Tag Archives: animals in history

Horses and humans in the history of neurology

Towards the end of the 19th century, there was increasing interest in comparative pathology, comparative neurology or – let’s use this one for simplicity’s sake – comparative neuro-pathology. This was the idea that, by studying the brain and nervous system of an animal, one could extrapolate the knowledge gained in such investigation to human subjects. The Journal of Comparative Neurology, for example, published its first issue in 1891. In an era captivated by evolutionary theory, an animal’s brain offered to reveal something of cerebral development, demonstrating ‘by what steps the lower faculties of animals may have passed by natural process of development into the higher faculties of man’. The use of animals in scientific research at this time has previously been discussed on this blog by Mike Finn, who highlighted popular responses to the cerebral localisation work of David Ferrier (often using monkeys or cats), whilst Liz Gray has examined the work of William Lauder Lindsay, who was interested in the ‘psychopathology’ of animals.

From C. Watson, 'The Pathogenesis of Tabes and Allied Conditions in the Cord' (1901).

From C. Watson, ‘The Pathogenesis of Tabes and Allied Conditions in the Cord’ (1901). The horse’s hind legs assume an unusual position and the right rear knee joint is prominent.
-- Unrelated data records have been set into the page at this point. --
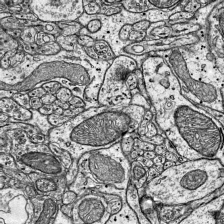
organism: Mouse
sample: Visual Cortex
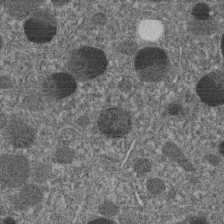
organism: C. elegans
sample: C. elegans embryo early stage
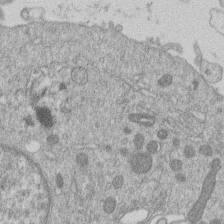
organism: Human
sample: Macrophage cells
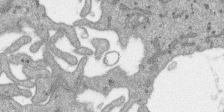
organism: Human
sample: Lung epithelial cells infected with SARS-CoV-2
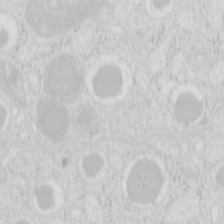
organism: Mouse
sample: Pancreas
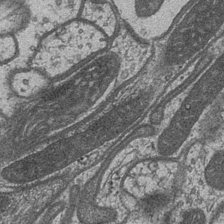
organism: Drosophila
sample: Optic medulla
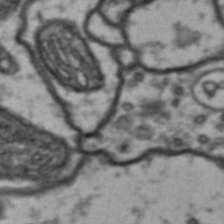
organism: Drosophila
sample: Brain
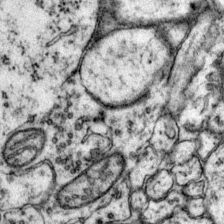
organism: Mouse
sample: Primary visual cortex
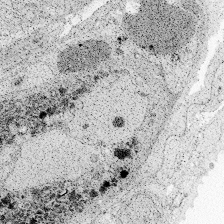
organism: Zebrafish
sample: Whole-Brain
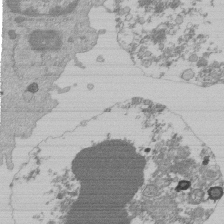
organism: Mouse
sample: Activated Pmel transgenic CD8+ T Cells
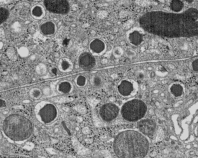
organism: C57BL Mouse
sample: Pancreatic islet
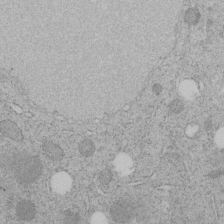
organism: C. elegans
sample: C. elegans embryo early stage
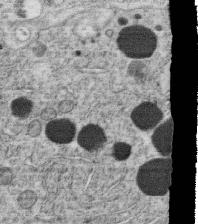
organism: C. elegans
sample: C. elegans oocyte; sperm cells
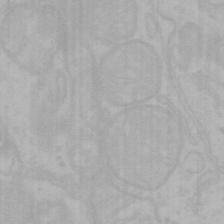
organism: Mouse
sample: Choroid plexus
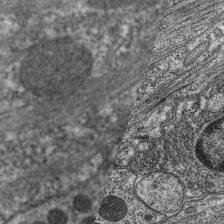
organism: C. elegans
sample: Pharynx
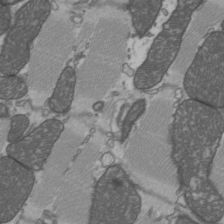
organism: C57BL Mouse
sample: Heart
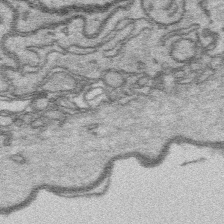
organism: Platynereis dumerilii
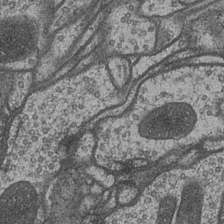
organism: Drosophila
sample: Optic medulla
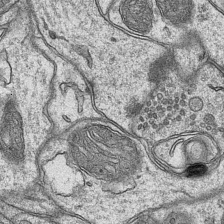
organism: Mouse
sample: CA1 Hippocampus
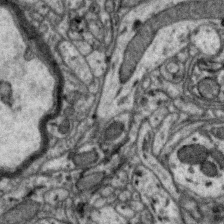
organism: Zebra finch
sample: Brain
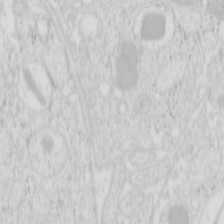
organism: Mouse
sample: Pancreas
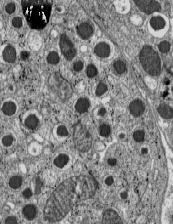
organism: C57BL Mouse
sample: Pancreatic islet
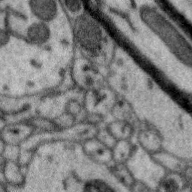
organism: Zebra finch
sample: Brain
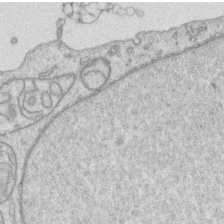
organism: Human
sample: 1205lu cells
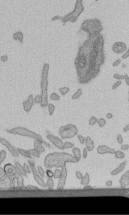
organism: Human
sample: Retinal organoid Rod and Cone cells
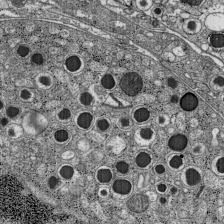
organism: C57BL Mouse
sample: Pancreatic islet
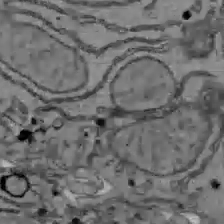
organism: C57BL Mouse
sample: Liver
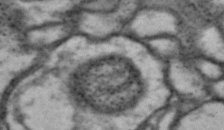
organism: Drosophila
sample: Brain
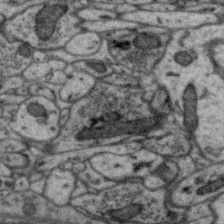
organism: Zebra finch
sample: Brain
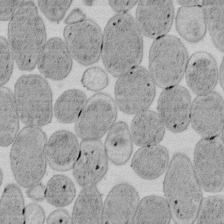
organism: E. coli
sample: Bacterial nucleoid
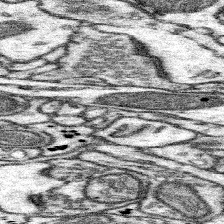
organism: Mouse
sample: Somatosensory cortex neuropil
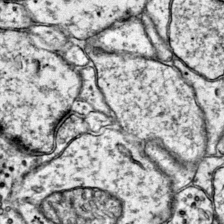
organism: Mouse
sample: Primary visual cortex
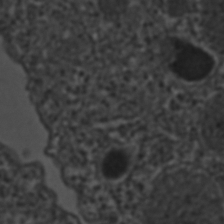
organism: C. elegans
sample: C. elegans embryo
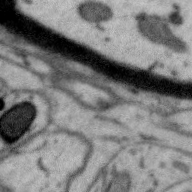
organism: Zebra finch
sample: Brain
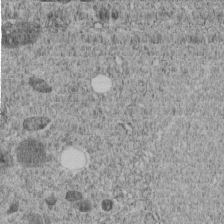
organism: C. elegans
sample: C. elegans embryo early stage
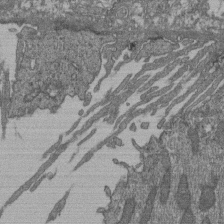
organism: Human
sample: Retinal organoid Rod and Cone cells
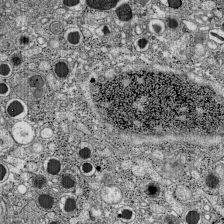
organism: C57BL Mouse
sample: Pancreatic islet
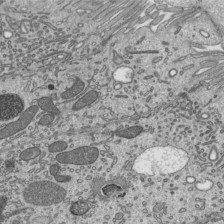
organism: Mouse
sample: Mouse epididymis efferent ductule cilia
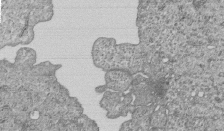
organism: Human
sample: MDA-MB-231 cells
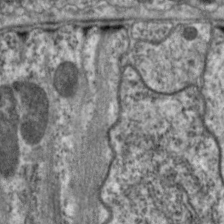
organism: C. elegans
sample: Pharynx
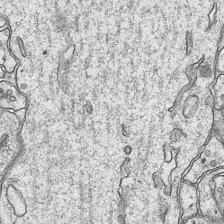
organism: Mouse
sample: CA1 Hippocampus
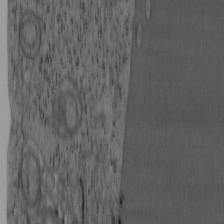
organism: Human
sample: HeLa cells

Animals might also be used to reveal something of the nature of neurological disorders which had distinct physical symptoms. In 1901, Chalmers Watson of the Scottish Asylums tried to advance existing knowledge about tabes, a degenerative condition of the spinal cord: ‘If the etiology of tabes were accurately determined,’ he said, ‘a large and important chapter in neurology could be written’. In setting about this task, Watson presented a clinical case study not of a human patient, but of a horse. He had seen a horse that exhibited tabes-like symptoms, with an unusual gait and prominent knee-joint that recalled the Charcot’s knee seen in humans. The horse went on to suffer a seizure, afterwards developing the signs of ‘Stringhalt’. Stringhalt is a condition affecting horses in which the hind legs flex whilst walking. It may be most marked when the animal is frightened, turns, or has to back up slowly. (You can see a video of a horse with the condition here.)

In ‘On “Stringhalt” and “Shivering” in Horses’, Watson presented his horse much as one would present a human case study, setting out the animal’s age, appearance, and occupation:

The subject was a light-legged, well-bred horse, 15½ hands, aged 15 years or more, that had been able for work up to three months before the date at which he came under observation. His work was light, that of going in a fishmonger’s cart in a level country. His owner informed me that the animal had occasionally been off work for a few days or so from “lameness.”

Detail from a Muybridge study of a horse and its rider. © Wellcome Library, London.

Detail from a Muybridge study of a horse and its rider. © Wellcome Library, London.

Watson had earlier presented a cinematograph film of this horse to a meeting of the British Medical Association, which documented the animal’s unusual movement (and which also recalls the motion studies of Eadweard Muybridge). The horse’s physical symptoms – ‘spastic movements of the hind limbs’, elevated and quivering tail, inco-ordination – were observed for a few days by Watson, at the end of which the case took a rather different course than that of a human case study: ‘the animal was shot’.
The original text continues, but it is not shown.